Bonaccini il democratico

Stefano Bonaccini è il prototipo del buon amministratore emiliano-romagnolo degli Anni Duemila. Ha un’età intermedia fra il Novecento e il futuro; un aspetto fisico curato, senza eccessi glamour; un percorso di studi ineccepibile; un’onestà specchiata nella conduzione dei pubblici uffici che ha ricoperto (gliela riconoscono anche gli avversari). Sa parlare – in modo fluente, competente e credibile, con un accettabile tasso di piacevolezza – all’alta società che chiede crescita e al sottoproletariato che chiede consumi; all’alta cultura che chiede grandi eventi e a quella popolare che chiede spazi di base; all’industriale che chiede sviluppo e investimenti e al militante ecologista che vuole decrescita e salvaguardia.

E’ immune da tutti gli assolutismi del Novecento: non è comunista, non è fascista, non è ultracattolico, non è ultraliberale. E’ una persona seria, democratica, onesta, equilibrata, moderna, colta, capace, abbastanza simpatica. Quel tipo di profilo che l’Italia più illuminata e progressista ha inseguito per decenni.

Perché, allora, l’esito della sfida elettorale alla cameriera scema di un volgare fanatico è stata in dubbio fino alla fine? Perché, nelle piazze che si sono riunite dopo le elezioni, più che di una vittoria, si parlava di uno scampato pericolo? Perché molti lo hanno votato “turandosi il naso”, solo perché gli “altri” erano in-votabili? Perché le giovani sardine non lo hanno mai nominato una volta nei loro incontri e non hanno mai dato un’indicazione precisa in suo favore (che doveva desumersi solo per esclusione del voto alla sua avversaria)?

Risposta: perché manca la canzone. Manca la parola d’ordine. O meglio: le parole d’ordine sono di fascino modestissimo. Onestà, merito, efficienza, servizi, solidarietà… roba da vecchi. I grandi ideali politici hanno avuto slogan penetranti e fascinosi: “Rivoluzione ed uguaglianza!” (i comunisti), “Dio Patria e Famiglia!” (i fascisti), “Un milione di posti di lavoro, tv e figa per tutti!” (il berlusconismo), “Vaffanculo!” (il movimento 5 stelle).

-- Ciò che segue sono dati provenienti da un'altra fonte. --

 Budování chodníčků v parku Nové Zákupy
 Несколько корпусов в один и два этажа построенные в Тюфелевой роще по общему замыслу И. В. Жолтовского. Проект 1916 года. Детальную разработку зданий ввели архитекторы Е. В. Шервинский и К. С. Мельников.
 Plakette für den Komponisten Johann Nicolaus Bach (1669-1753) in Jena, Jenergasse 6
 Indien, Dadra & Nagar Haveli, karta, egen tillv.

La piazza che festeggiava Bonaccini, ieri sera, non gridava nulla. Sottolineava, a mezza voce, la soddisfazione per aver battuto gli “altri”.

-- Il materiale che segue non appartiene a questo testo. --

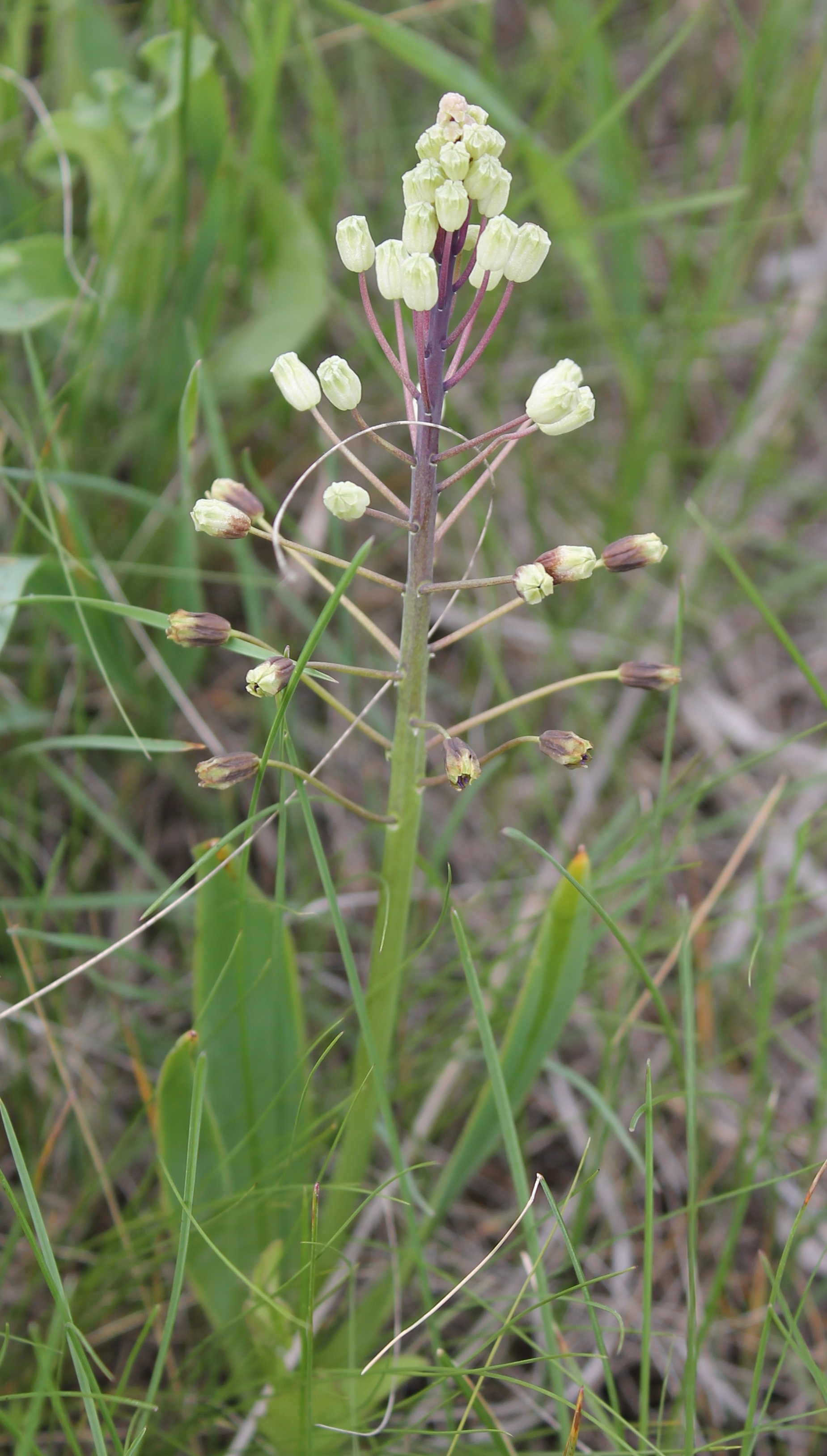 Белевалія сарматська в період цвітіння. Україна, Дніпропетровська область, Криворізький район.

Un’eccitazione politica soporifera, da socialdemocrazia nordeuropea. Il modello più alto e avanzato di organizzazione politica che gli esseri umani si siano mai dati. Ma… a voi sarebbe piaciuto vivere in Norvegia o in Svezia? Forse sì, per un po’, se eravate disperati qui (mi viene in mente il film di Checco Zalone). Ma poi ad un po’ di “casino” pare che nessun italiano sappia rinunciare. Come possiamo innamorarci di un sistema sociale che promette solo autobus in orario, scuola organizzata, una lista di attesa breve per la visita in ospedale della nonna? Tutto qui? Siamo solo questo? Possiamo essere solo questo? E’ una specie di ammissione di sconfitta. E i nostri sogni? E i grandi orizzonti? Siamo a questo mondo solo per passarci un centinaio di anni serviti e riveriti? E gli strumenti democratici tradizionali sono in grado di gestire le emergenze della modernità? O ci vuole “altro”?

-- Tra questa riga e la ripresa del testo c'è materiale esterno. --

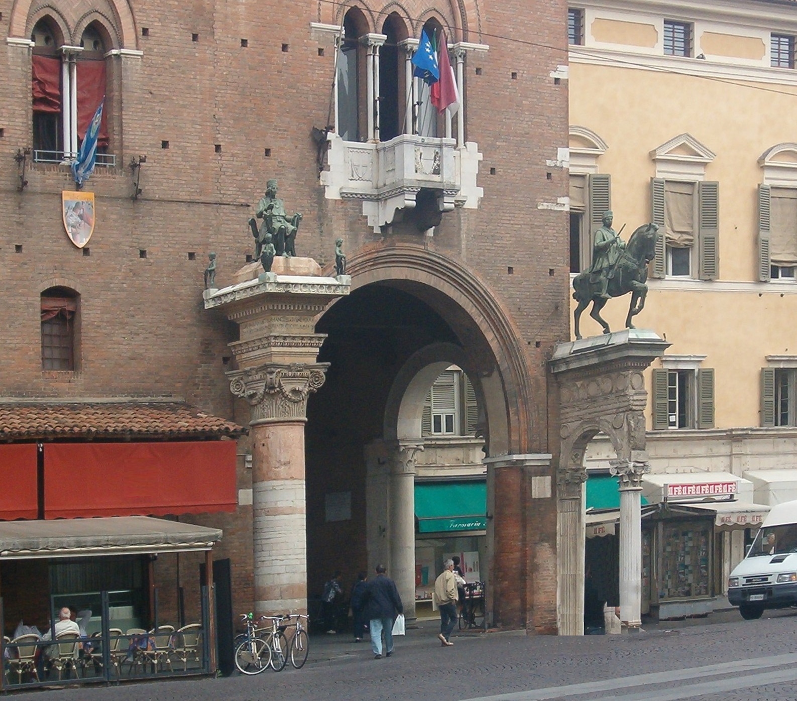 Volto del Cavallo, Palazzo Ducale Estense, Ferrara

A molti la democrazia e la libertà sembrano troppo poco. Manca l’incanto e allora si corre dietro ad un pifferaio dopo l’altro. Quando il piffero stona ci rifugia nella cara e vecchia serietà, nel male minore, nella buona società realista, funzionante benché priva di sogni e spesso richiamata in emergenza a rappezzare i guai altrui.

E’ stato bello, per molti, credere al comunismo, alla vita dopo la morte, all’ultralibertà ricca di consumi, all’ “uno vale uno e decide il popolo”, al “popolo contro le èlites”, al “no a Roma ladrona”, al primato della razza, ad un internazionalismo demodè…

Poi, quando si rinsavisce, si torna (speriamo) ad una buona democrazia, che è la peggior forma politica di governo ad eccezione di tutte le altre. E che, personalmente, è quella che ho sempre preferito.